Guardians of the Galaxy (2014)

imagesWho would have guessed that a movie that featured a talking tree and an anthropomorphic raccoon would be one of the best films of the year and one of the top grossing films of the summer? At this point for audiences, the Marvel name can do no wrong, but really it’s the degree of latitude given to Guardians of the Galaxy, an admittedly weird movie with strange characters, that allows this unique film to shine. Attaching offbeat director James Gunn (Super, Slither) to be writer and director was a risk that paid off tremendously, as Guardians is the Marvel film most entrenched with the particular personality of its creative director. This is a gleefully imaginative film that enjoys wading deep into weirdness, dancing to its adventurous Star Wars throwback beat, always with its focus set on comedy but not at the expense of quality drama or character development.

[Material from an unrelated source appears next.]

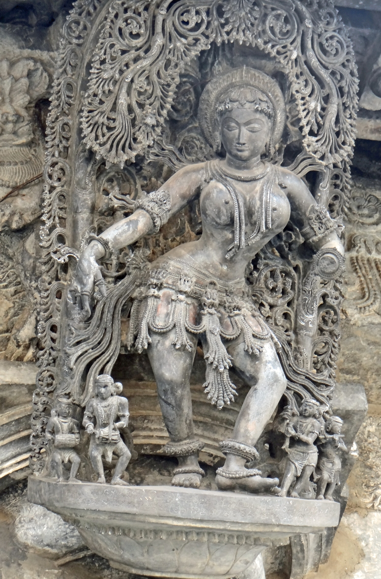 Madanika (ou Salabhanjika), jeune danseuse avec musiciens sur les murs du temple de Chennakeshava à Belur Le temple de Chennakeshava, dédié à une forme locale de Vishnou, a été construit en 1117 AD à Belur, par le roi Vishnuvardhana ou Bittideva (Bittideva était le nom du roi lorsqu'il était jaïn, il s'est converti à l'hindouisme au cours de son règne) probablement pour commémorer des succès militaires. Le complexe religieux est entouré d'une enceinte avec un gopuram d'époque Vijayanager (la décennie 1500) au-dessus de l'entrée principale. Le sanctuaire de Chennakeshava est construit sur une plateforme en étoile, caractéristique du style hoysala. Ses murs sont très richement ornés de sculptures au raffinement extrême, ils sont totalement décorés de panneaux, de frises en registres ou de reliefs représentant des divinités. Le sikhara au-dessus du sanctuaire a disparu ce qui donne à ce temple une allure générale moins équilibrée que celle du temple de Chennakeshava de Somnathpur, toutefois les sculptures y sont plus nombreuses et plus travaillées. C'est le premier temple de ce style à avoir été construit par les rois de la dynastie hoysala. Ce temple est célèbre pour ses consoles très finement sculptées, situées sur les murs du hall, au niveau des chapiteaux des piliers, elles représentent des danseuses, des musiciennes, des jeunes femmes dans un écrin végétal et dans des poses de la vie quotidienne, appelées madanikas (ou mandanakai, Salabhanjika, Shalabhajika ou encore yakshi). Sites de référence

Really, the characters are the focus of this entry into the franchise, and Gunn and his actors do a bang-up job of gathering the team and getting you to care about each and every one of them. Each one of these characters has a goal, several payoffs, and each is given their proper attention. In an ordinary superhero film, the archetypes would be ironclad. With Guardians, the tough guy made of muscle can also be a source of unexpected comedy with his literal-minded speech patterns. With Guardians, the talking raccoon can also be an emotionally disturbed victim of genetic experimentation who doesn’t know how to play well with others. These are damaged characters and their formation of an unconventional family unit is deeply satisfying and rather touching. I have seen the film twice and gotten teary-eyed both times. The real star of the film is Chris Pratt (TV’s Parks and Recreation), and what a breakout role he is afforded; he’s like Han Solo’s more juvenile nephew. But like the others, the part is surprising in its depth, with a well of sadness and displacement he still hasn’t processed while he scavenges the galaxy. The plot can be a bit unwieldy at times but pays off better for repeat viewings. This is a world I want to spend far more time exploring and with these characters as my merry prankster guides. With a movie this action-packed, thoroughly entertaining, and gratifying, why come back to Earth?